Make it run for 3,000 iterations, and record the loss on each iteration. Don't forget to update your parameters! (How you do so will depend on how you've set up the parameters.)

# Write your optimization routine below.

# And if you implemented your optimization loop,
# feel free to comment out the next two lines
losses, theta = model_optimization_loop(theta, linear_model, mseloss, x, y, n_steps=3000)


Now, let's plot the loss score over time. It should be going downwards.

import matplotlib.pyplot as plt

plt.plot(losses)
plt.xlabel('iteration')
plt.ylabel('mse');


Inspect your parameters to see if they've become close to the true values!

print(theta)

{'w': DeviceArray(2.003443, dtype=float32), 'b': DeviceArray(19.98238, dtype=float32)}



## Summary

### Ingredients of Linear Model

From these first three sections, have seen how the following components play inside a linear model:

1. Model specification ("equations", e.g. $y = wx + b$) and the parameters of the model to be optimized ($w$ and $b$, or more generally, $\theta$).
2. Loss function: tells us how wrong our model parameters are w.r.t. the data ($MSE$)
3. Optimization routine (for-loop)

Let's now explore a few pictorial representations of the model.

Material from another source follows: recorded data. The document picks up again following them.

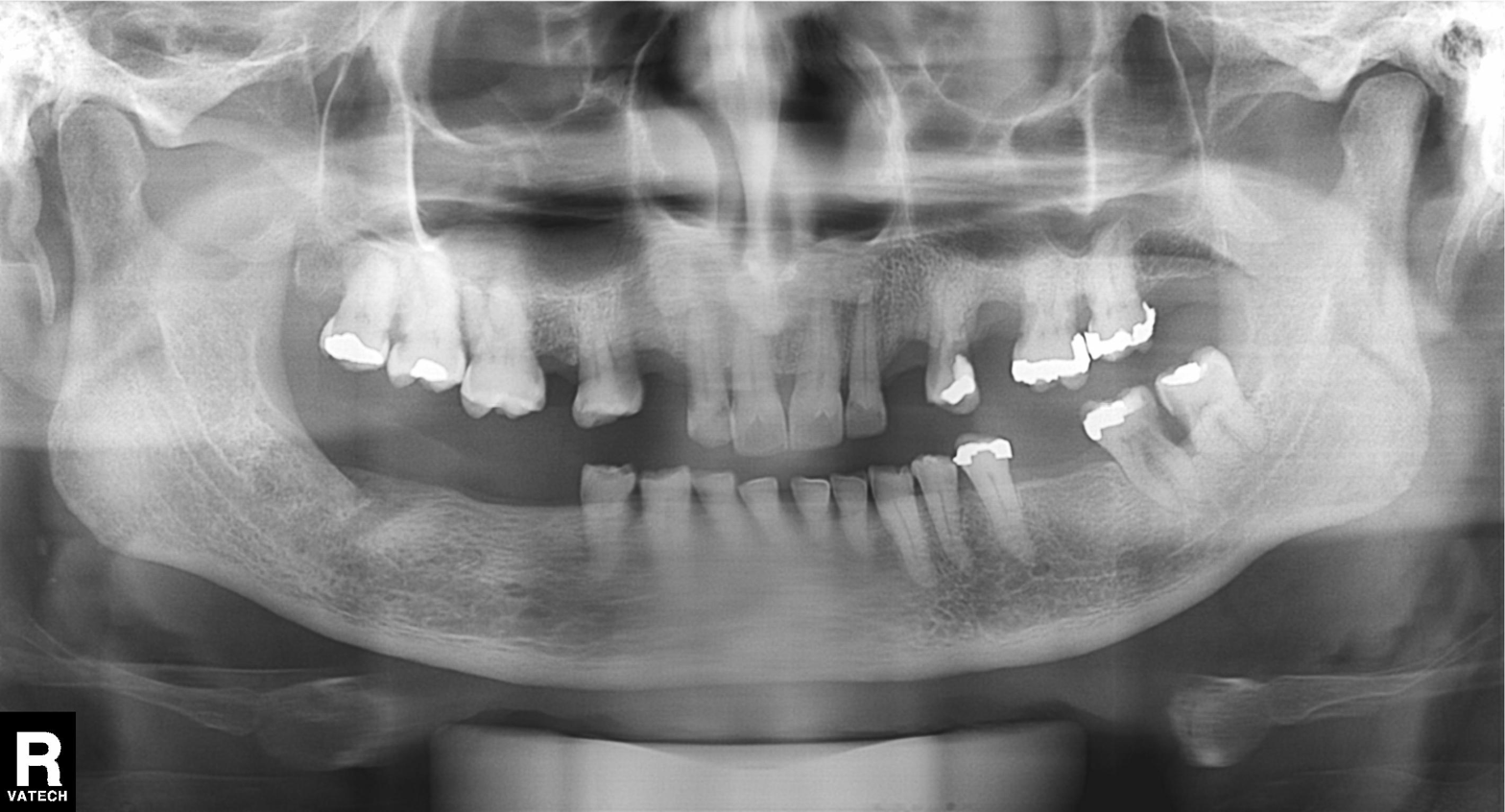
Panoramic dental radiograph (orthopantomogram).
Finding: tooth impaction.
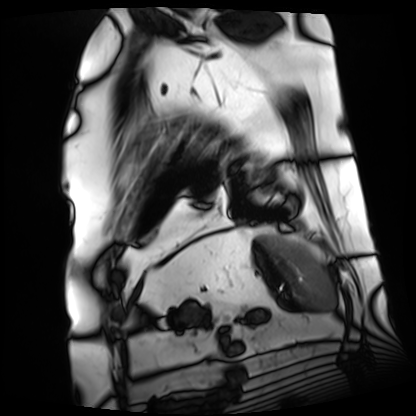
{
  "modality": "cardiac MRI",
  "cohort": "patient"
}
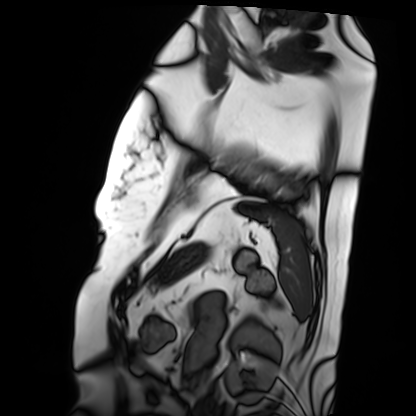
Case:
* modality: cardiac MRI
* subject group: patient
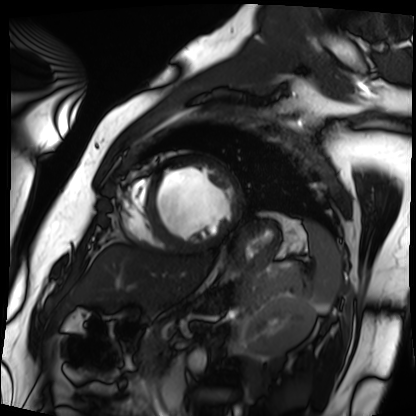
modality = cardiac MRI, subject group = patient.
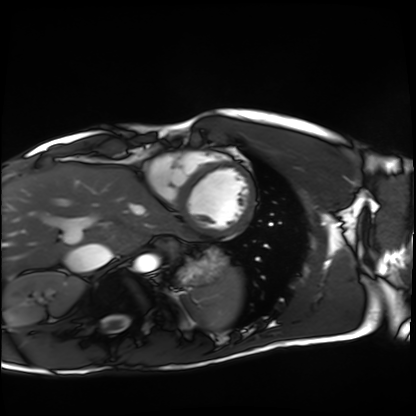
Q: What kind of scan is this?
A: Cardiac MRI.
Subject group: healthy volunteer.
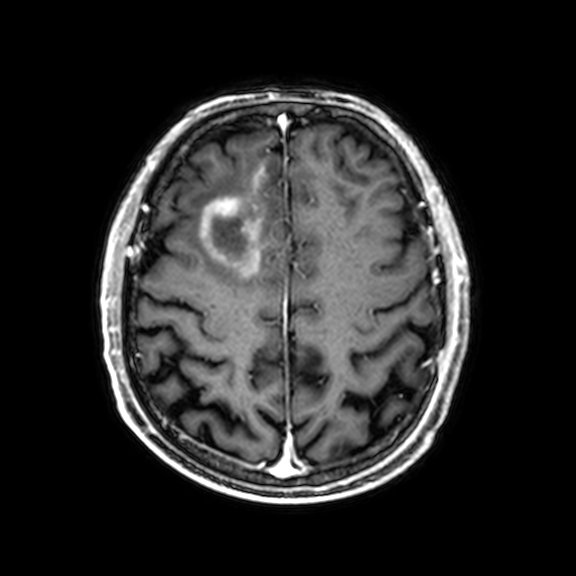
{
  "modality": {
    "type": "brain MRI",
    "field_strength": "3T"
  },
  "series": "3D T1-weighted with CLEAR",
  "study_topic": "ring-enhancing brain masses"
}
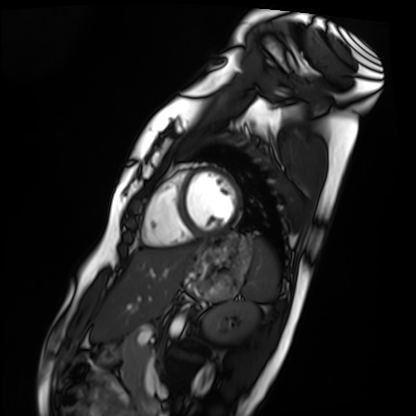
modality — cardiac MRI
subject group — healthy volunteer
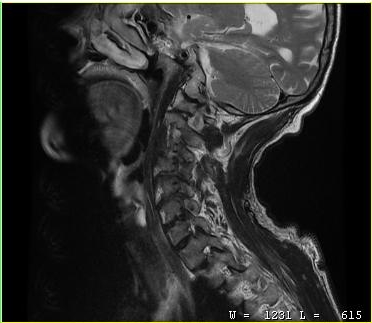
MRI of the cervical spine. Study: cervical spondylosis.
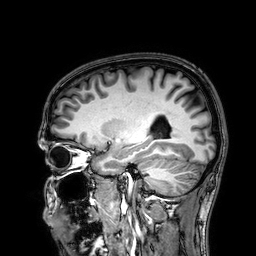
Clinical context: 3 Tesla brain MRI. Series: 3D T1-weighted. Study: ring-enhancing brain masses.
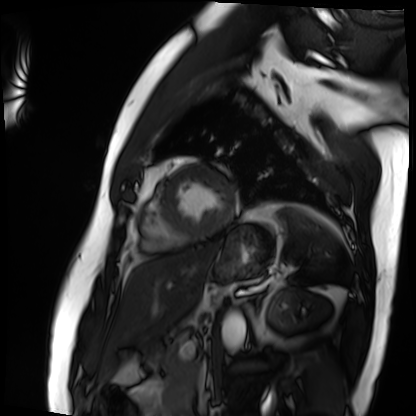
  modality: cardiac MRI
  cohort: patient

## Linear Regression In Pictures

Linear regression can be expressed pictorially, not just in equation form. Here are two ways of visualizing linear regression.

### Matrix Form

Linear regression in one dimension looks like this:

Linear regression in higher dimensions looks like this:

This is also known in the statistical world as "multiple linear regression". The general idea, though, should be pretty easy to catch. You can do linear regression that projects any arbitrary number of input dimensions to any arbitrary number of output dimensions.

### Neural Diagram

We can draw a "neural diagram" based on the matrix view, with the implicit "identity" function included in orange.

The neural diagram is one that we commonly see in the introductions to deep learning. As you can see here, linear regression, when visualized this way, can be conceptually thought of as the baseline model for understanding deep learning.

The neural diagram also expresses the "compute graph" that transforms input variables to output variables.